Transcribe all of the records word for word, but omit the pictures.

Data excerpts
⁂

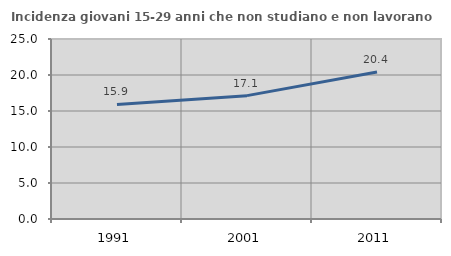
| Category | Incidenza giovani 15-29 anni che non studiano e non lavorano  |
|---|---|
| 1991.0 | 15.909 |
| 2001.0 | 17.133 |
| 2011.0 | 20.426 |

⁂

*Response*.
| Category | Incidenza giovani 15-29 anni che non studiano e non lavorano  |
|---|---|
| 1991.0 | 15.909 |
| 2001.0 | 17.133 |
| 2011.0 | 20.426 |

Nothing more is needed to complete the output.